Tentatively Planned Program Electives for 2021-2022

Spring 2022

CS3450 Deep Learning

This course provides an in-depth introduction to the foundations of deep learning. Students will learn how to architect, train, and evaluate deep neural networks. Students will gain experience with backpropagation, a variety of network structures, and a variety of options for training networks. Practical applications will be covered such as health care, object recognition and tracking, natural language processing, and art.

CS4920 Information Security

This course provides a survey of computer security, consisting of the business case for security, principles of security, classes of vulnerabilities (e.g., buffer overrun), and the principles of cryptography. Cryptography topics are covered in depth, including secret and public key methods, stream ciphers, and related tools and standards such as Kerberos and PGP.

CS4980 An Engineering Approach to Game Theory and Economics

This course provides an engineering approach to economics using game theory that can be applied to study current economic issues. A brief introduction to game theory is given in the context of the engineering foundation that will be developed. An introduction to Mathematic's symbolic programming is provided. Mathematica is used to study both empirical trends as well as engineering model simulations based on the engineering extension of game theory. Finally, a review of the concepts from physics and mathematics that underlie the approach is given. Along with these introductory foundations, economic applications will be presented and shown to depend on aspects of modern theories of differential geometry. The student gains insight into these applications from engineering areas such as circuit theory.

CS4980 Game Development

This course provides an in depth look at game development, including development and design decisions that lead to successful games. Based on review of design elements of existing games, students design their own game and implement key features in a quarter-long project. Game projects are developed in current game engines such as Unity or Unreal Engine.

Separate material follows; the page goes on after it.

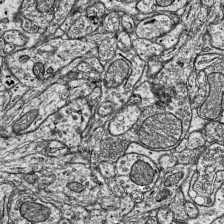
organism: Mouse
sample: Visual Cortex
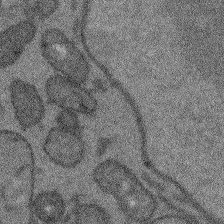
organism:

CS4980 Natural Language Processing

This course an in-depth introduction to various topics in Natural Language Processing, including sentiment analysis, text classification, and machine translation. Students will learn how to analyze text define grammars to build and train language models for various purposes and implement basic NLP systems.

CS4981 Competitive Programming

This course provides an exploration of algorithms and data structure with a focus on their use solving problems presented in programming competitions. A brief introduction to algorithm runtime and space complexity analysis will be given in the context of constraints presented by problems in a competitive programming environment. The course will then present how competitive programming problems can be categorized and solved by recognizing the appropriate algorithm and data structure to use. Lab sessions will consist of practice in solving problems along with writing new problems.

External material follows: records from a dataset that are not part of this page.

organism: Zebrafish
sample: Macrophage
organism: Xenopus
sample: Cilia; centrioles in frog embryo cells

CS4981 Deep Learning in Signal Processing

This elective course provides an overview of deep learning methods and models as used in digital signal processing (DSP), including key DSP concepts that appear in and adjacent to such models in both real-time and off-line applications. Key topics include training pipelines, convolutional layers of various dimensions used on both time series and time-frequency representations of data, common network architectures, mitigation of overfitting, error metrics, and performance evaluation. Topics of student interest will be addressed by special lecture topics and course projects.

EE4980 Medical Imaging Technology: MRI & CT

This elective course provides an overview of diagnostic medical imaging technologies such as X-Ray, Computed Tomography (CT), and Magnetic Resonance Imaging (MRI). An introduction to image processing and analysis using MATLAB and deep learning to identify anomalous findings is provided.